He tilts his shaven head. “That’s an uncommon desire. Rather humble in parameters. You’re sure of it?”

“I’m sure. It will be unmitigated. Not a hair on her will be harmed and not a solitary neuron altered.”

“Done,” says the overseer. “There’s no second chance, incidentally. You can’t come back to us crying that you’ve changed your mind, unless you win another round.”

The thought of subjecting myself to all this again makes me want to rip out my own lungs. “I don’t reckon I’ll be doing that. Send me details of where Recadat will recover. I’ll want to verify for myself that she’s whole in mind and body.”

“So little trust in us, Detective. Not to worry—the Mandate honors its promises. I’ll send you the details once I have them. It’ll be away from Septet. Once you’ve exited the game you are barred from reentry.”

As if there’s so much to return to on this godforsaken clump of dust. “As you like.”

“Do you intend to free Ayothaya?”

“Possibly.” I did tell Recadat I would. “Is there anything else for me to do? Nondisclosure forms to sign?”

Wonsul smiles—a thin slash in the smoothness of his face, one that now that I’ve looked again resembles porcelain more than it does flesh. “No need, Khun Thannarat. Those marks are borne on your soul. We’ll find you wherever you go. Since your wish ends up being so . . . trivial, I’ve put a stipend in your account. It wouldn’t do to have an auxiliary citizen of ours look poor and tarnish our reputation. Oh, one last thing. If you ever encounter Benzaiten in Autumn again, let xer know that xe owes me an enormous favor, and that one day I will collect.”

I don’t press for detail this time. Theirs is an affair too strange for my sensibilities. “I’ll do that.”

Daji is waiting for me in the Cenotaph’s vestibule. Her fox-self is wrapped around her shoulders and throat, a priceless scarf. The rest of her is attired in swaths of gold, gathered at the throat and waist with dark steel roses and links of matte white. Her fire opal rests on an exposed shoulder, as visible as ever, pride of place.

“Thanks for being patient,” I say as I approach.

“Recadat isn’t going to appreciate this, you realize.” She crosses her arms. “Chun Hyang really did a number on her, but that doesn’t excuse any of what she got up to. She could have killed you.”
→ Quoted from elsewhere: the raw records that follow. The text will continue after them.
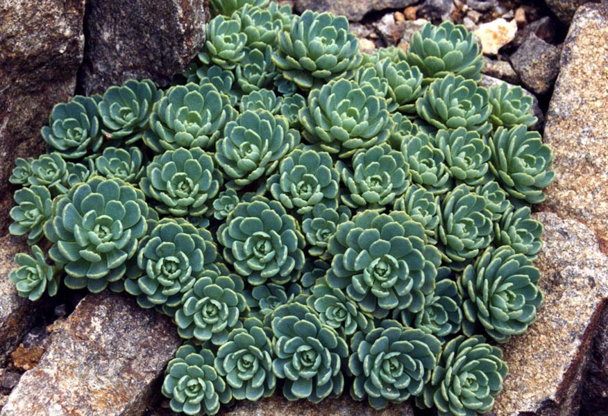 Sedum pachyclados
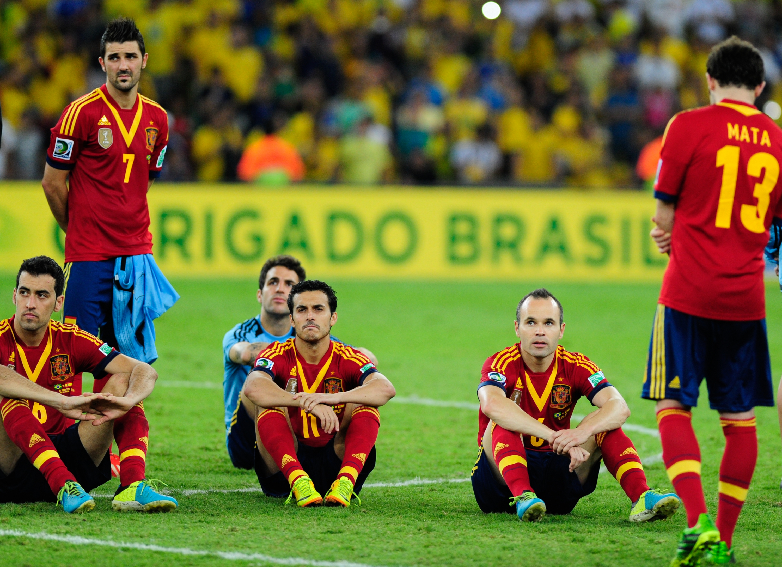 No Estádio do Maracanã, Brasil e Espanha disputam a taça da Copa das Confederações de 2013.
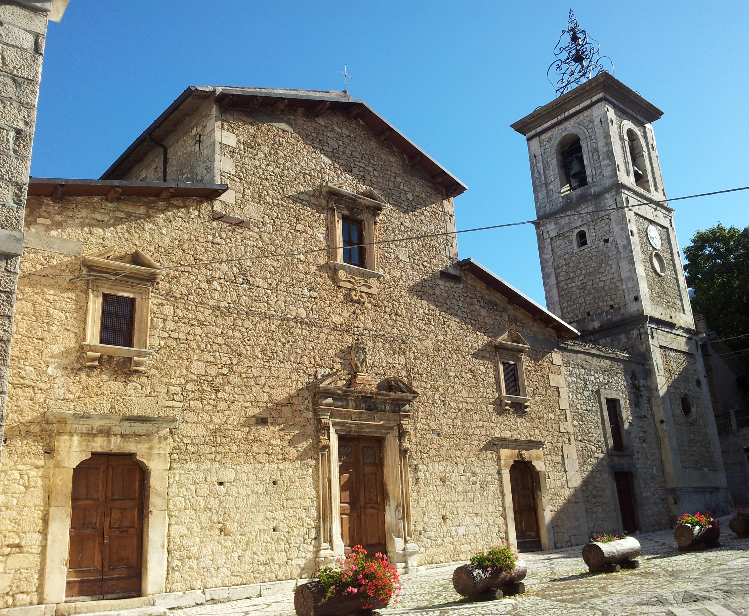 Chiesa di San Bartolomeo Apostolo (solo esterni) This is a photo of a monument which is part of cultural heritage of Italy.

In another life, I might have chosen Recadat, that woman like a stiletto, that woman with the tiger’s soul. We’d have returned to Ayothaya together, ready to repel the Hellenes, and eventually we would command a chapter to ourselves in the history books. That would not have attracted me, the hagiography and heroism; Recadat would have been prize enough. A single woman for myself, that’s all I require.

“I have something for you,” I tell Daji. “It’s small. I’d be honored if you could wear it all the same.”

Her stance loosens a little. She cants toward me the way a flower might toward the sun. “Whatever you give me shall become my cherished treasure, Detective.”

I draw from the chain around my neck something that I always keep close. Two rings: sanded platinum, one embedded with a triangular ruby and the other with a sapphire. Red for me and blue for her, but Daji is not Eurydice, and I know precisely which better suits. I hold it out to her. “May I?”

She looks up at me, mouth slightly parted, her eyes wide. “Yes,” she says, her voice hitching.

I slide the platinum band on. It adjusts to the ring finger on her left hand, the ruby glinting in a perfect match to her clothes, as though it’d been cut just for her. “When we’re in a better place, we’ll have a proper ceremony. Red threads around your wrist and mine. The best wines in gorgeous cups passed from my lips to yours, if you want to be traditional. Anything you like.”

“Anywhere you are is ceremony enough. You’re my betrothal. You’re my wedding. You’re my home.” She stretches on her tiptoes and kisses me, deeply and completely; if Wonsul might happen to see, it does not occur to her to care.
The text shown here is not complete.